::: Entries shown :::

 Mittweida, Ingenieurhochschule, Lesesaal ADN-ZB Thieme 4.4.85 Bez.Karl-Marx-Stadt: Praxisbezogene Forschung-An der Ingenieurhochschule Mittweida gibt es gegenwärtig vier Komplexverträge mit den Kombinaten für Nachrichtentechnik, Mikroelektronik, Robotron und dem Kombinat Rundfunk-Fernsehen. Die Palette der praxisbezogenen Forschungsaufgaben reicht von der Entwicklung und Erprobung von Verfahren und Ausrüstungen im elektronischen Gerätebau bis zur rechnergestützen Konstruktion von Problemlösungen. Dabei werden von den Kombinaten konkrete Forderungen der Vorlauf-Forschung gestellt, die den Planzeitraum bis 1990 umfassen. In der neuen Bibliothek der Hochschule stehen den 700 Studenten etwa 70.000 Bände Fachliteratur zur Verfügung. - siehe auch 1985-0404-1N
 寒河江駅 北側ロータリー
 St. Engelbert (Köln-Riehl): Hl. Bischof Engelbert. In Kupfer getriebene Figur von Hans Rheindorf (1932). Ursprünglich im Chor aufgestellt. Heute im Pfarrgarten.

:::
::: Entries shown :::

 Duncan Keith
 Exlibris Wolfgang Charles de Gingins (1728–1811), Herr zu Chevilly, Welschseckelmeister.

:::

Each line in the listing above from the one containing "Duncan Keith" through the one containing "Exlibris Wolfgang Charles" should be repeated exactly, and no other line.

 Duncan Keith
 Exlibris Wolfgang Charles de Gingins (1728–1811), Herr zu Chevilly, Welschseckelmeister.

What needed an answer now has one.